Russian President Vladimir Putin, right, smiles as he listens to Belarusian President Alexander Lukashenko during their meeting in the Black Sea resort of Sochi, Russia, Friday, May 28, 2021. (AP)
Russian President Vladimir Putin, right, smiles as he listens to Belarusian President Alexander Lukashenko during their meeting in the Black Sea resort of Sochi, Russia, Friday, May 28, 2021. (AP)

Russia's President Vladimir Putin met Friday with his counterpart from Belarus for talks on forging closer ties amid Minsk's bruising showdown with the European Union over the diversion of a passenger jet to arrest a dissident journalist.

Belarusian President Alexander Lukashenko has found himself increasingly isolated since flight controllers told the crew of a Ryanair plane to land in Minsk on Sunday citing an alleged bomb threat. No bomb was found, but 26-year-old journalist Raman Pratasevich was arrested along with his Russian girlfriend.

EU leaders denounced it as air piracy and responded by barring Belarusian carriers from the bloc's airspace and airports and advising European airlines to skirt Belarus. EU foreign ministers sketched out tougher sanctions Thursday to target the country’s lucrative potash industry and other cash-earning sectors.

At the start of his talks in the Black Sea resort of Sochi with Putin, Lukashenko ranted about the EU sanctions, describing them as an attempt to reignite the opposition protests that followed his reelection in August that was widely rejected as rigged.

“It's an attempt to destabilize the situation like last August,” he said.

In an emotional tirade, the 66-year-old Belarusian leader bemoaned the EU sanctions against the Belarusian flag carrier, Belavia, pointing to its role in carrying “thousands and thousands” of travelers from EU nations and the US who were stranded at the start of the pandemic.

“They have punished the Belavia staff who have helped evacuate thousands of their people!” Lukashenko exclaimed. “What an abomination!”

Putin nodded in sympathy, pointing to a 2013 incident in which a private plane carrying Bolivian President Evo Morales landed in Vienna after several European nations had refused to let it cross their airspace, purportedly over speculation that Edward Snowden, who leaked classified US government information, was on the plane. Austrian and Bolivian officials disagreed over whether the plane was searched after landing before resuming its journey.

“The Bolivian president's plane was forced to land, the president was taken off the plane, and it was OK, everyone kept silent,” Putin said with a chuckle.

Snowden, the former National Security Agency contractor who disclosed classified information about government surveillance programs, ended up in Russia, where he received asylum to avoid prosecution.
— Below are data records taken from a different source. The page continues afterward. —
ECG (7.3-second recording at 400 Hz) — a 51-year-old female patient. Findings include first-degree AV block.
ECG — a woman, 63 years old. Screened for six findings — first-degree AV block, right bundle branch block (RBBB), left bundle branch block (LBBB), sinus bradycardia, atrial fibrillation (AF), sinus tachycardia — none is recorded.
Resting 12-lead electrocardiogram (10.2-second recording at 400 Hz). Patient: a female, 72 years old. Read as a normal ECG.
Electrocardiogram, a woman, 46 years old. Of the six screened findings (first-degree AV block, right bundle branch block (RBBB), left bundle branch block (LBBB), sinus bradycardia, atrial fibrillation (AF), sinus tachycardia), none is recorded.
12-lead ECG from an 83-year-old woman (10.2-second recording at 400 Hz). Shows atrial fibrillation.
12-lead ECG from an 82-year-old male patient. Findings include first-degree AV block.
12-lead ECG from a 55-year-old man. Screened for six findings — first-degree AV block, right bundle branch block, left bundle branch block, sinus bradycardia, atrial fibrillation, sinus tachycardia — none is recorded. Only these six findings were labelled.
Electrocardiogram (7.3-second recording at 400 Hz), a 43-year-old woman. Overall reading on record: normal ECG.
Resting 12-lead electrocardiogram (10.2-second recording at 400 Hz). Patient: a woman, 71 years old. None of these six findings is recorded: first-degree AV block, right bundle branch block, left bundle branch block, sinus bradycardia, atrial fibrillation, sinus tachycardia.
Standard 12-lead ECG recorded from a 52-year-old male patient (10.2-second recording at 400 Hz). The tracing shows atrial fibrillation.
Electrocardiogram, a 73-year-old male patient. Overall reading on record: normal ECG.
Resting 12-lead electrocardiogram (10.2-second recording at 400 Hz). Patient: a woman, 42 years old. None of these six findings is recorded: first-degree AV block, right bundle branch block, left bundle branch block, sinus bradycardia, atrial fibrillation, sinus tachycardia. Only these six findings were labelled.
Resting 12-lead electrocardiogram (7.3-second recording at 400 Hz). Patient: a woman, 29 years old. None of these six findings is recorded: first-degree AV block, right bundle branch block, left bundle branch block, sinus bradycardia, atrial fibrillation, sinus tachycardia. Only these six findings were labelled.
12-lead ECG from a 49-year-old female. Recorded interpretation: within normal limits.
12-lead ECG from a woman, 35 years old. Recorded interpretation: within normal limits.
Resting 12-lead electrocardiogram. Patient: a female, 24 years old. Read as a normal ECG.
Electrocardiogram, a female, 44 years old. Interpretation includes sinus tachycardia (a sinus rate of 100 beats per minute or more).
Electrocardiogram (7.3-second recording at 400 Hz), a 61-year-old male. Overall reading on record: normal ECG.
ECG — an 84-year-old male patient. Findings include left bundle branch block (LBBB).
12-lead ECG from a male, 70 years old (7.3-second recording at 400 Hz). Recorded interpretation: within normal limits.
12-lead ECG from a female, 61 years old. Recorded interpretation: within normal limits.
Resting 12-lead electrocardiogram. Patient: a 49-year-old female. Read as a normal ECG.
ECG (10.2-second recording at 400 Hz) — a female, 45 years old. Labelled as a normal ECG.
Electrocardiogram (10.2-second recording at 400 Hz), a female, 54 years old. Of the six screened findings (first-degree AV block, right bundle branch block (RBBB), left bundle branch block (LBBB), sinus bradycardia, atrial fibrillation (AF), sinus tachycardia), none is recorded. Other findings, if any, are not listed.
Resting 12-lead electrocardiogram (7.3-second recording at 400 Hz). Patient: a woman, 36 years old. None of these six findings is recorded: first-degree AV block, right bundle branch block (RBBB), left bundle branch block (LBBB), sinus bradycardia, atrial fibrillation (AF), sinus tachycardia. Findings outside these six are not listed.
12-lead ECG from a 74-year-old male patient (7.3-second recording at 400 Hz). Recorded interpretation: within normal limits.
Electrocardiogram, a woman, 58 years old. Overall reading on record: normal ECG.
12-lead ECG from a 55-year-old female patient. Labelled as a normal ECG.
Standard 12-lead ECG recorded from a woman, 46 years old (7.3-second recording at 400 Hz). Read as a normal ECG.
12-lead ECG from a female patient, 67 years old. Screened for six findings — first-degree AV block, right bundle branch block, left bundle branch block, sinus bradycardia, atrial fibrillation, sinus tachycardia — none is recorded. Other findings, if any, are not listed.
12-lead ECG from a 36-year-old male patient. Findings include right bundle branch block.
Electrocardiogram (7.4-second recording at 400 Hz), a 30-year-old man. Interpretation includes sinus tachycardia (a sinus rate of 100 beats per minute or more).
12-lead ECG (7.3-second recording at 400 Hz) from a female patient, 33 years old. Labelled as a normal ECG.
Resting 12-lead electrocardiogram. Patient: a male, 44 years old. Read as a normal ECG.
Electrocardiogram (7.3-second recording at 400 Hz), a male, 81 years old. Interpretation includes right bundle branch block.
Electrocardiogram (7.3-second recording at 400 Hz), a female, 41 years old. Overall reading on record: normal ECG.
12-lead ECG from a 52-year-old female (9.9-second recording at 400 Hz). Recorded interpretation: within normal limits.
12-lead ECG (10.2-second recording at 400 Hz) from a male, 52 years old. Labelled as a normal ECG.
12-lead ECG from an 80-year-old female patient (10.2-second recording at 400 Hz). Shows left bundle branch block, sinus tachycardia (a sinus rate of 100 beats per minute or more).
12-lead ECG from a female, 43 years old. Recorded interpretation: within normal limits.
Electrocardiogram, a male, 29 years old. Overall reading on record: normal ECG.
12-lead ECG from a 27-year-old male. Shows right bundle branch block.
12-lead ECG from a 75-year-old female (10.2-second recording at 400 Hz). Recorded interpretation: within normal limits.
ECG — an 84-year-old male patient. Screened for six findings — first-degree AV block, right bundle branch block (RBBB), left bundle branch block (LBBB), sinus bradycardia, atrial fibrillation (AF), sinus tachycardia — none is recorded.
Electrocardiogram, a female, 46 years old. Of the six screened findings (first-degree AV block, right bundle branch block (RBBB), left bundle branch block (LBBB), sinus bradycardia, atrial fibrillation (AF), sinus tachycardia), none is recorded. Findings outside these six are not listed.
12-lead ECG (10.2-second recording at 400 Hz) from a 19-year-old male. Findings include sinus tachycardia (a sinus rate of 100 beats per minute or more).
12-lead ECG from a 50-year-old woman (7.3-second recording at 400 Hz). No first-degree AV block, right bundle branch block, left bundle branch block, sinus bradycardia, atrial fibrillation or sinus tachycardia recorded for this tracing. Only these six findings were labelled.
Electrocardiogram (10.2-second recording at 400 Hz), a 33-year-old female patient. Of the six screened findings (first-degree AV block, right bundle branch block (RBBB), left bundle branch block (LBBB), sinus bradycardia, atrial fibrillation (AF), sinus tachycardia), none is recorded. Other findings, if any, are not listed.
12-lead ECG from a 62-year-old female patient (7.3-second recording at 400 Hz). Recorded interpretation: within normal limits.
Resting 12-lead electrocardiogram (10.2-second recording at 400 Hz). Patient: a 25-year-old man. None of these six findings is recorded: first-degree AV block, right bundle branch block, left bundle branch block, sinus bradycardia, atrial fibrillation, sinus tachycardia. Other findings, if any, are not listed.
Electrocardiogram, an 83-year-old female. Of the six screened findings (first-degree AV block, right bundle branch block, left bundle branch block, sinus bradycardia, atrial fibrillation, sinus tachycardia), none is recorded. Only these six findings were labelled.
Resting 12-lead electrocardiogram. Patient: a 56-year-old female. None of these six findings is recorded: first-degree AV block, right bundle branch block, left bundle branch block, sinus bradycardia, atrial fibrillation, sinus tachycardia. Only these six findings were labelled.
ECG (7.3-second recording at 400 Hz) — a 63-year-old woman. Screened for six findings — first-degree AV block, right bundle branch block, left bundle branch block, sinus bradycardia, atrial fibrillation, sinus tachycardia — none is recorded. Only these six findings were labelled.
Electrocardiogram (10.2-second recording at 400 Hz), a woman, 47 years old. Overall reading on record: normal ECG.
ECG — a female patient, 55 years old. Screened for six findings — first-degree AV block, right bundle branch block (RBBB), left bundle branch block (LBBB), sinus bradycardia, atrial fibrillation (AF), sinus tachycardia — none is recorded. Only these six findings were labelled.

The showdown over the Ryanair diversion has pushed Lukashenko, who has relentlessly stifled dissent during his rule of more than a quarter-century, even closer to his main ally and sponsor, Russia.

The two ex-Soviet nations have signed a union agreement that calls for close political, economic and military ties but stops short of a full merger. Russia has buttressed Belarus’ economy with cheap energy supplies and loans, but the ties often have been strained with Lukashenko scolding Moscow for trying to force him to relinquish control of prized economic assets and eventually abandon his country's independence.

In his remarks at the start of Friday's talks, Putin said the countries were moving to deepen their union “consistently, without rush, acting stage by stage.”

In the past, Lukashenko has tried to play the West against Russia, raising the prospect of a rapprochement with the EU and the US to wring more aid out of Moscow.

Such tactics no longer work after Lukashenko’s brutal crackdown last year. More than 35,000 people were arrested amid the protests and thousands beaten — moves that made him a pariah in the West. The flight’s diversion has now cornered the Belarusian strongman even more.

Many observers warn that the new, tougher EU sanctions would make Lukashenko easy prey for the Kremlin, which may use his isolation to push for closer integration. Some in the West have even alleged Russia was involved in the Ryanair diversion — something Moscow angrily denies — and will seek to exploit the fallout.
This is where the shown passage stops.